== RECORDS FOR PROCESSING ==

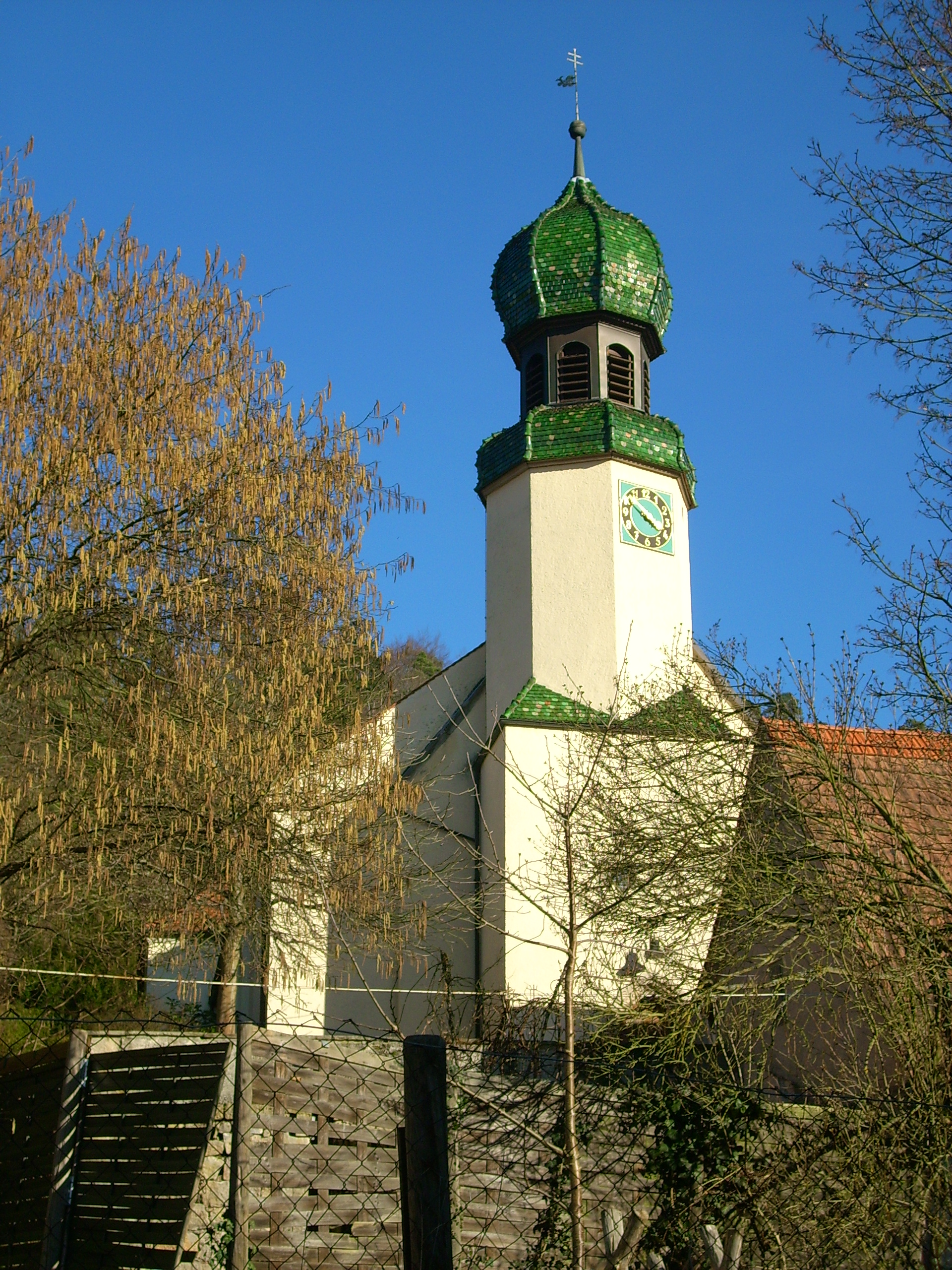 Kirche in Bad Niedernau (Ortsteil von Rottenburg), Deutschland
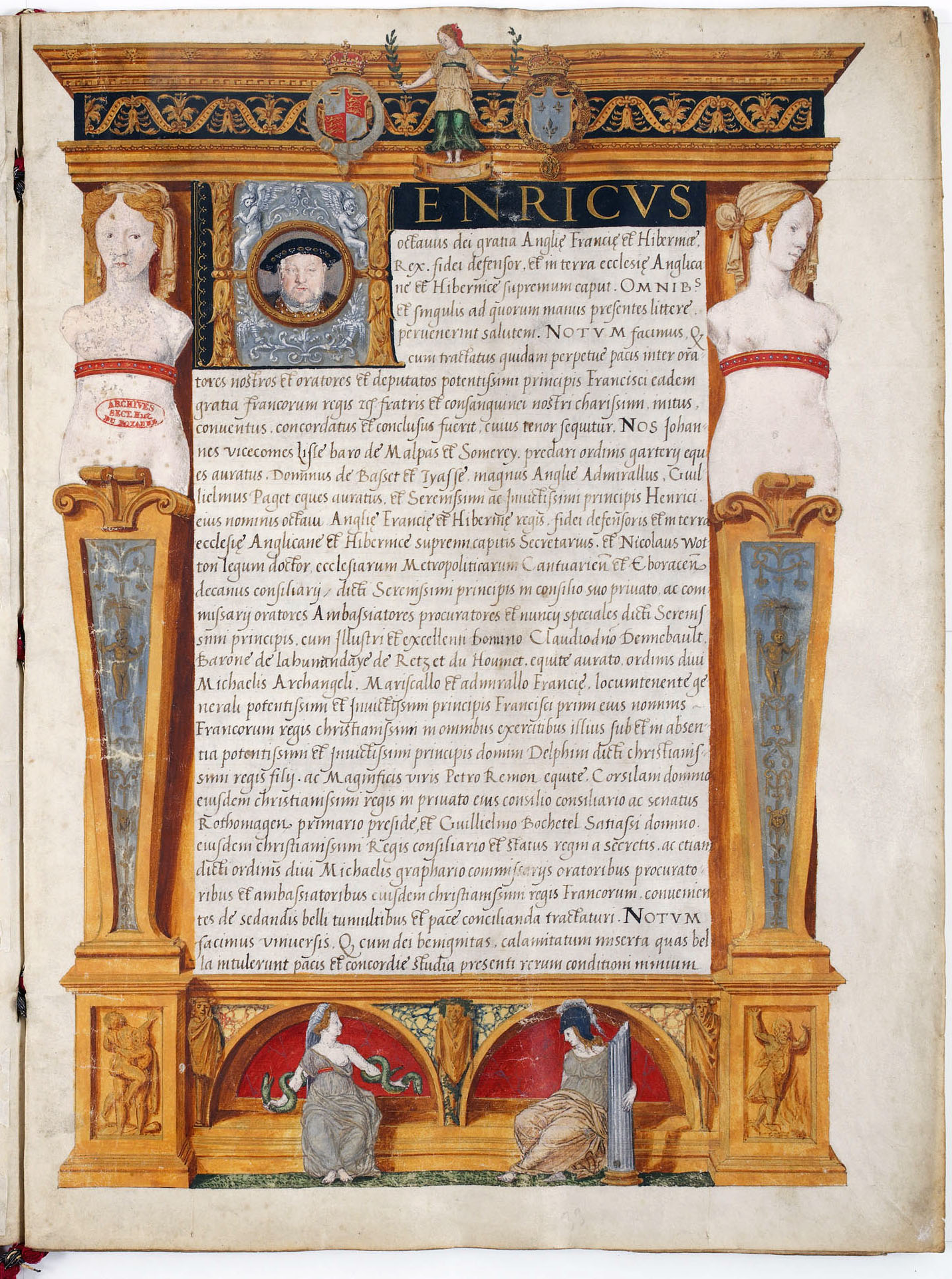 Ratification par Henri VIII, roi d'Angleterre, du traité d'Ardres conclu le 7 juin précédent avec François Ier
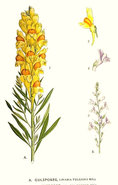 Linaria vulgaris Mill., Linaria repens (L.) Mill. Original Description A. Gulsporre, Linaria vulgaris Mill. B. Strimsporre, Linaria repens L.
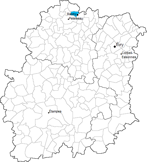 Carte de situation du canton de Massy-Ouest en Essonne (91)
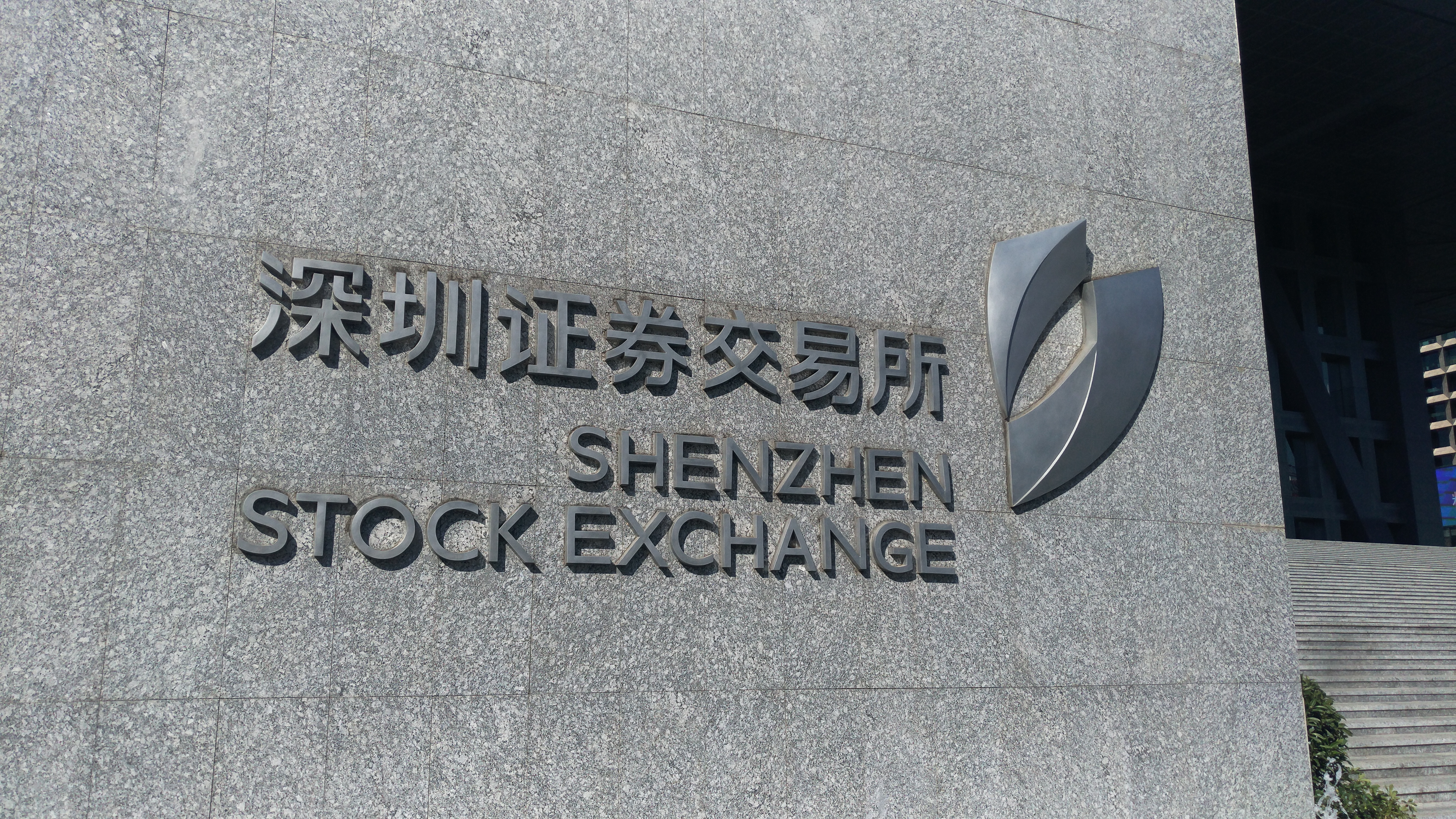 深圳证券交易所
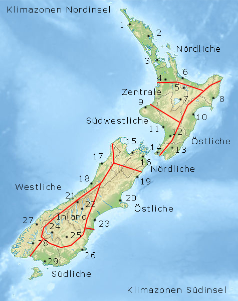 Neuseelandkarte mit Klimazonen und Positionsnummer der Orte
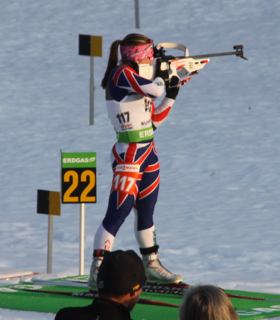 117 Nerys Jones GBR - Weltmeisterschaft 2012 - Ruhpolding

===

> **PROBLEM TO SOLVE**: Restate exactly, please, only the lines between the start of the data and the line containing "Ratification par Henri", both ends included, skipping the pictures.

> **PROBLEM SOLUTION**:
 Kirche in Bad Niedernau (Ortsteil von Rottenburg), Deutschland
 Ratification par Henri VIII, roi d'Angleterre, du traité d'Ardres conclu le 7 juin précédent avec François Ier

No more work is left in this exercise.